Day 4 was uneventful. I worked, took a nap, and worked some more. Ha!
Day 5 is today. I'm glad. I'm just a smidge bored with the eating of the same thing every day. The shakes are good, and I have been adding some citrus oil to each one. Lime has been my favorite. I have also used lemon, tangerine, and orange. But for real, I'm ready for some food to chew on besides fruit and carrots (Just because carrots have been the only raw veg I eat totally by itself)! I have definitely used this time to plan grocery shopping from here on out, and I will be pinning lots of healthy recipes (follow me on Pinterest!).I really want to try the cauliflower "mashed potatoes". Has anyone tried that? I'm a little scared, but I like cauliflower.
One habit I have gotten into this week is water. I will continue to drink plenty of water!
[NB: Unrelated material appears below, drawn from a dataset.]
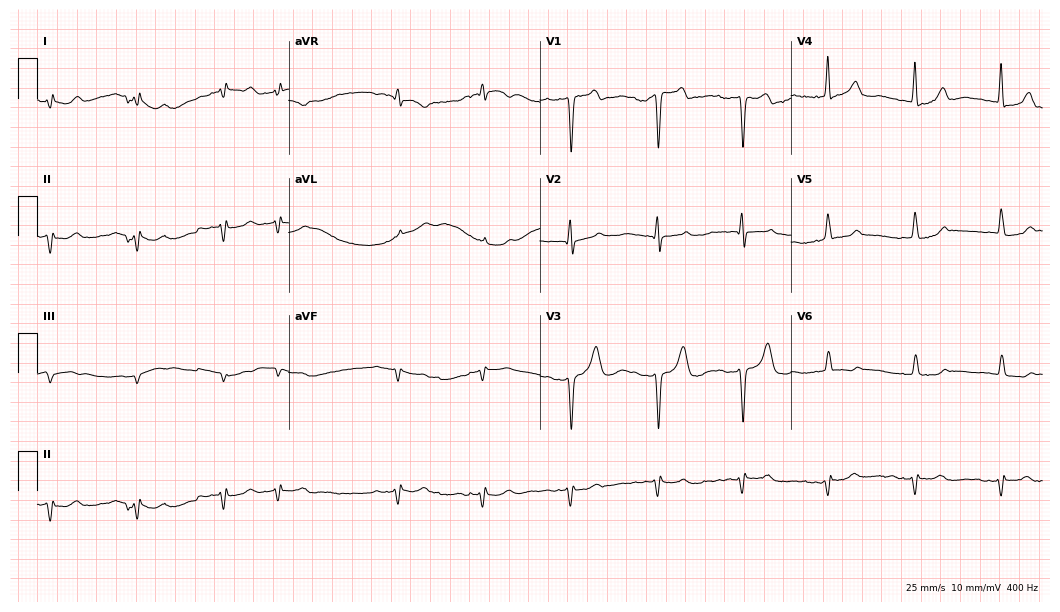
12-lead ECG from a man, 83 years old (10.2-second recording at 400 Hz). No first-degree AV block, right bundle branch block (RBBB), left bundle branch block (LBBB), sinus bradycardia, atrial fibrillation (AF) or sinus tachycardia recorded for this tracing. Only these six findings were labelled.

Good advice for all :-)
During this time that I have been doing research to learn how to build a website, I have thought about the name at length. What in the world will I call this site? I brainstormed on paper. I tried to think of catchy titles. I tried to think of rhyming words. I didn't like anything I was coming up with. I then turned to the thesaurus. I looked up synonyms for "fat". The emotional response within me when I read the words "heavy set" surprised me. Those two words brought me back to childhood, and the humiliation I felt when I was labeled as "heavy set", which was pretty much any time that clothing purchases were involved. I'm certain that the adults who referred to me as "heavy set" were trying to be kind while noticing the fatness, but I still felt like I was abnormal because of my size.
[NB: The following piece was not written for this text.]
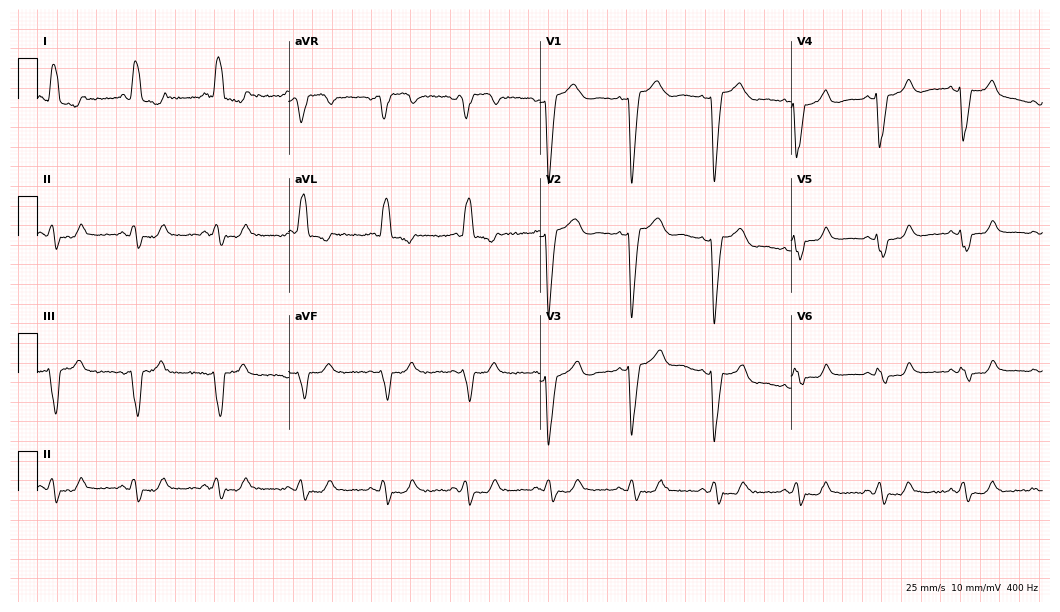
Electrocardiogram (10.2-second recording at 400 Hz), a female, 50 years old. Interpretation includes left bundle branch block (LBBB).

I also recall the chant "Fatty, fatty two by four! Can't get through the kitchen door!" That was in grade school. Moving up through teen years, of course there were those who made comments about my weight/size. As an adult, yep. It still happens. It happened a week ago. I was having a conversation with someone I know well. I said something like," If _________were the case right now, I would be upset!" and the response I got, with the ol' nod and wide eyes,"Yeah, you would kick my ass!" I'm not sure why some people assume that I am violent because I am fat, but they do. I've never kicked anyone's ass in my life. I wonder if I could? I'm fat, so I must be able to....right?
I don't have an unrealistic goal that my feelings will never get hurt again once I am not fat, but, my goodness, how sweet it will be to never hear those words as descriptions of me again. Heavy set. Fat. Amazon woman. Big gal. Hefty. Husky. And oh so many more.
This weight loss journey will not only be physical and behavioral, but very spiritual and emotional as well. Thanks for reading, and I hope you will be hanging out with me as I walk this path of wellness, purpose, and abundance.